It remains to locate Maxwell's experience on the spectrum. More precisely, was her injury caused by a risk attendant to air travel? Airlines provide overhead bins as an amenity for passengers. Airlines have the authority, and most, including Aer Lingus, exert it, to regulate the number and size of personal articles that passengers are permitted to carry aboard the plane. While passengers are permitted, and in most instances required, to place these items in the overhead bins, this is done under the supervision of the cabin crew who are responsible for securing the bins before takeoff. The attendants may perform this duty well or badly, but they have unquestioned authority to forbid passengers from attempting to stow articles in a fashion that might endanger themselves or other passengers. The routine warnings cautioning passengers about the safe storage of overhead items, while presumably sufficient to insulate the carrier from liability for an injury caused by a passenger's own negligence, do not immunize it when the injury is caused by the negligence of another passenger. An airline simply cannot by admonitory messages shift the onus of policing the proper stowage of overhead items from the aircraft's crew to the flying public, which is neither suited nor inclined to the task.
ORDER
For the foregoing reasons, Maxwell's motion for partial summary judgment is ALLOWED. Aer Lingus's motion for summary judgment is DENIED. The matter will be scheduled for trial on the issue of damages.
SO ORDERED.
NOTES
[1] The Warsaw Convention provides the exclusive remedy in this case. El Al Israel Airlines, Ltd. v. Tseng, 525 U.S. 155, 161, 119 S. Ct. 662, 142 L. Ed. 2d 576 (1999) ("[R]ecovery for a personal injury suffered on board [an] aircraft or in the course of any of the operations of embarking or disembarking, if not available under the Convention, is not available at all.")

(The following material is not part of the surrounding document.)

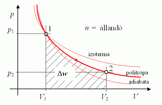 Politropikus állapotváltozás térfogati munkájának értelmezése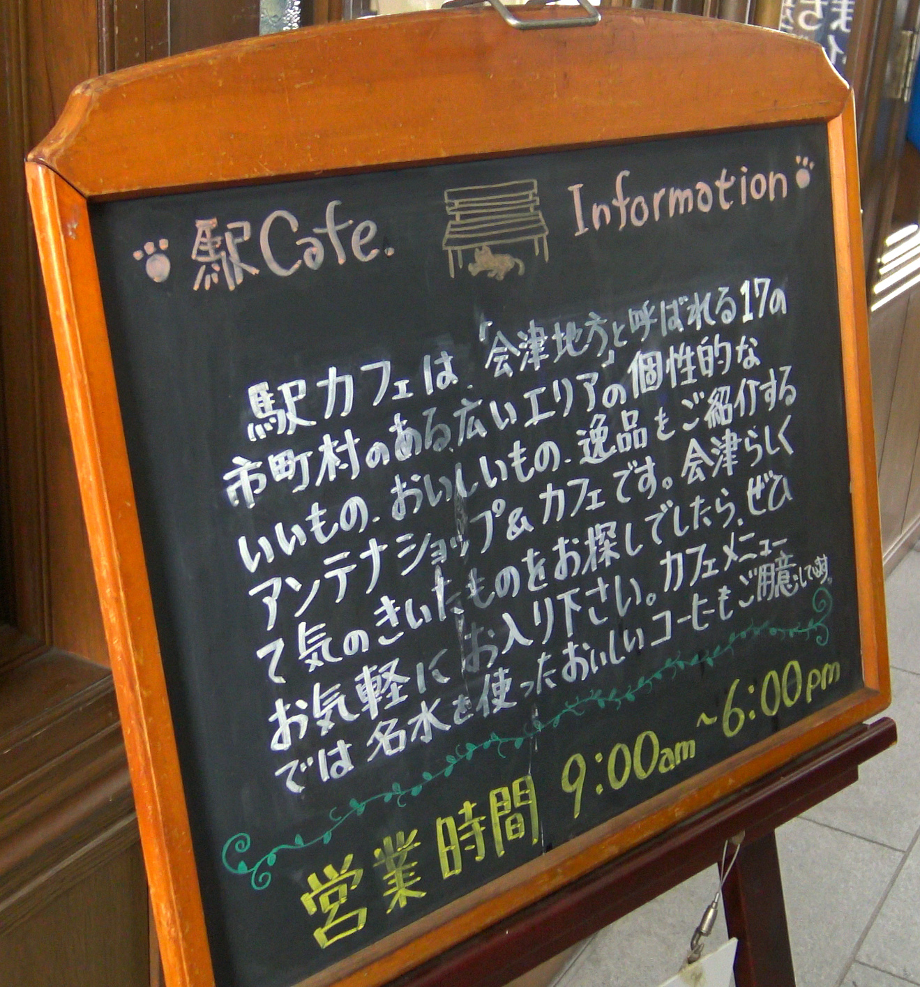 七日町駅 「駅Cafe.」 サインボード（2015年2月25日）

[2] The Supreme Court in Saks made clear that "cause" is to be defined expansively. "Any injury is the product of a chain of causes, and we require only that the passenger be able to prove that some link in the chain was an unusual or unexpected event external to the passenger." 470 U.S. at 406, 105 S. Ct. 1338.
[3] See Oliver v. Scandinavian Airlines Sys., 17 CCH Av. Cas. 18,283 (D.Md.1983); Schneider v. Swiss Air Transport Co., 686 F. Supp. 15 (D.Me.1988).

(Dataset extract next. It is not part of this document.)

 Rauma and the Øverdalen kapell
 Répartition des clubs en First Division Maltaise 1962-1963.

[4] "The cardinal purpose of the Warsaw Convention, we have observed, is to `achieve uniformity of rules governing claims arising from international air transportation.' ... A complementary purpose of the Convention is to accommodate or balance the interests of passengers seeking recovery for personal injuries, and the interests of air carriers seeking to limit potential liability. Before the Warsaw accord, injured passengers could file suits for damages, subject only to the limitations of the forum's laws, including the forum's choice of law regime. This exposure inhibited the growth of the then-fledgling international airline industry. Many international air carriers at that time endeavored to require passengers, as a condition of air travel, to relieve or reduce the carrier's liability in case of injury." El Al Israel Airlines, 525 U.S. at 169-170, 119 S. Ct. 662 (citations omitted).
[5] See Tsevas v. Delta Air Lines, Inc., 1997 WL 767278 (N.D.Ill., Dec.1, 1997); Fishman v. Delta Air Lines, Inc., 132 F.3d 138 (2d Cir. 1998); Husain v. Olympic Airways, 116 F. Supp. 2d 1121 (N.D.Cal.2000); Diaz Lugo v. American Airlines, Inc., 686 F. Supp. 373 (D.P.R.1988); Laor v. Air France, 31 F. Supp. 2d 347 (S.D.N.Y.1998); Waxman v. C.I.S. Mexicana de Aviacion, S.A. de C.V., 13 F. Supp. 2d 508 (S.D.N.Y.1998).
[6] Price v. British Airways, 1992 WL 170679 (S.D.N.Y., July 7, 1992); Curley v. American Airlines, Inc., 846 F. Supp. 280 (S.D.N.Y. 1994); Abramson v. Japan Airlines Co., 739 F.2d 130 (3d Cir.1984); Saks, supra.
[7] See cases cited in Saks, 470 U.S. at 405, 105 S. Ct. 1338. In Wallace v. Korean Air, 214 F.3d 293 (2d Cir.2000), the Second Circuit Court of Appeals held, albeit in a "close case," that the open sexual molestation of a sleeping passenger by her seatmate in the cramped economy cabin of the plane, under the nose of the attending cabin crew, was a presumably preventible "accident" under the Convention. Id. at 300.